Ruff acknowledged at one point the referee was pointing at something, but that’s what he said he tried to decipher.

Ruff explained his ‘thumbs up’ was a question, not a confirmation that he understood.

“I was putting my thumbs up asking ‘is this good? is this what you want?’ ” he said.

In wrestling, two cautions are given before a point is awarded to the opponent. Ruff ultimately lost because he didn’t understand the warnings, and the second caution point awarded to Paul Garcia of Scottsbluff led to a win for Garcia.

Susan Whitaker of the Nebraska Commission for the Deaf and Hard of Hearing said the incident stands as an example of a larger issue of accessibility. She said the issue isn’t about changing the outcome of the match; instead, it’s about creating a level playing field for every participant.

“The referee was made aware prior to the match — and all during the match — that Paul is deaf,” she said.

Whitaker also stated that most referees in the past were familiar with Ruff and understood they either needed to tap him to alert him or remain in his line of vision so that he could read their lips.

In fact, Ruff and Whitaker said the Gering wrestling coach repeatedly asked the referee to lower his mask, as a reminder that Ruff could not hear any of the commands he was yelling beneath his mask.

NSAA did confirm the ref kept his mask over his mouth.

“I think the referee did what he had to do. There was an infraction,” Bellar said. “I think it comes down to the communication piece.”

Bellar also said if an athlete needs something specific changed before a game or match, NSAA guidelines stipulate they request an accommodation hearing to be considered.

“He was never told to do that before. He has always been able to do things just as he is doing them now,” said Whitaker, who continues to advocate for Ruff, stating the NSAA ref should not have ignored the instructions and advance notice he was given about the communication requirements.

Though extremely disappointed in the outcome, Ruff said the overall issue wasn’t about winning a championship, instead, it was about equity.

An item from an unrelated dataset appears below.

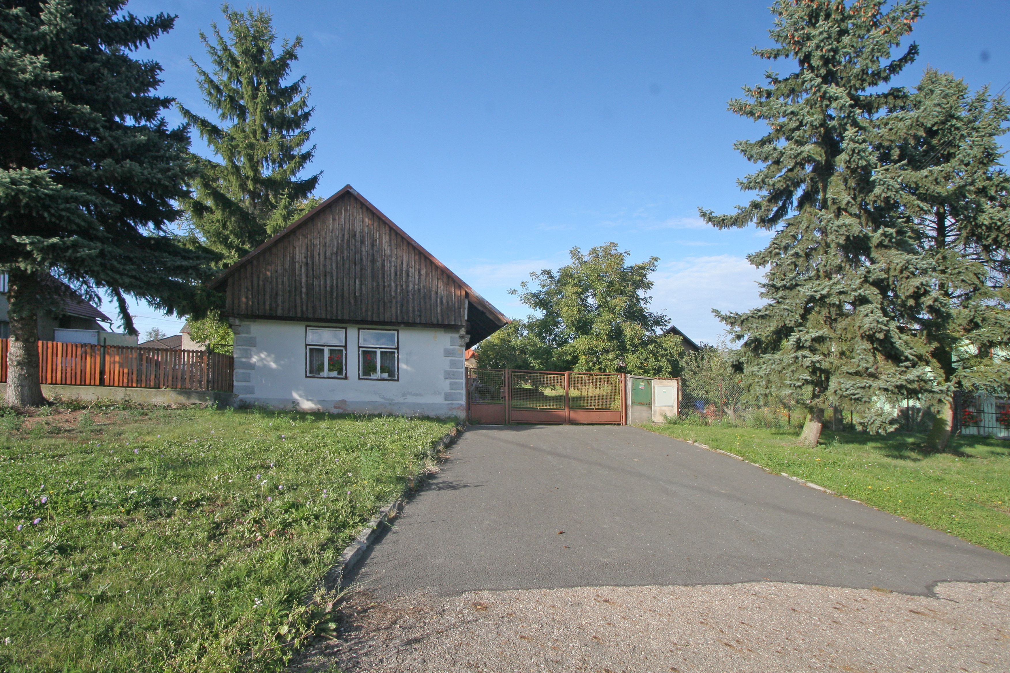 Venkovská usedlost (Kosičky), Kosičky 80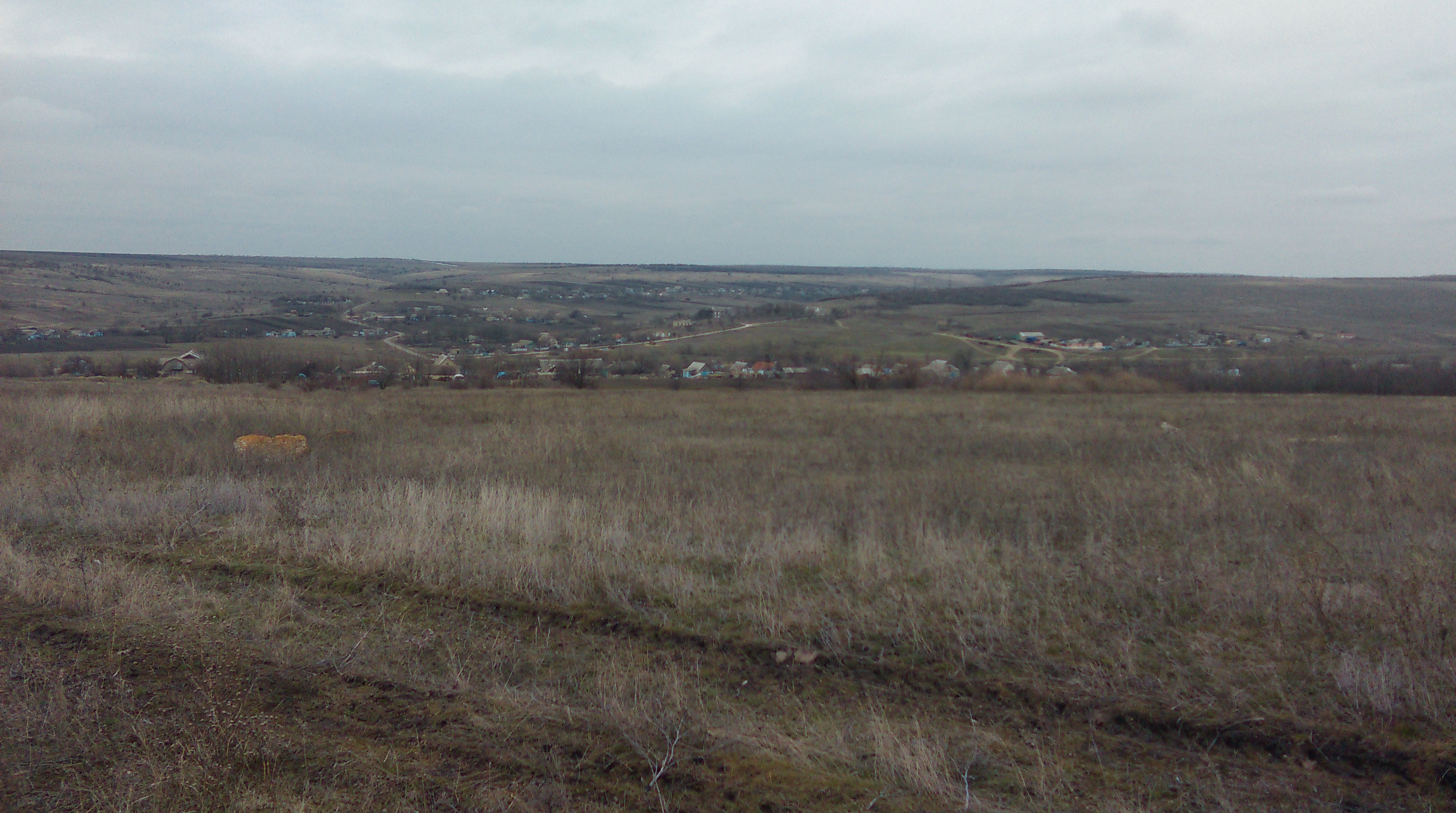 Поля біля села Михайлівка, Березівського району Одеської області

He told 6 News he wants to ensure deaf athletes don’t have similar experiences and wishes to inspire them not to be deterred by any disability.

Director Bellar said he was bothered by what happened and added there is more NSAA could do to ensure things are clearer moving forward.

“We don’t want these things to happen, and I hate it when it does happen because it was a great wrestling match,” Bellar said.

NCDHH and NSAA directors will meet Friday to discuss the issue and how to move forward. In the meantime, the Ruff family is requesting a formal apology from the NSAA, a separate apology from the referee involved acknowledging his part in the miscommunication, and a rematch.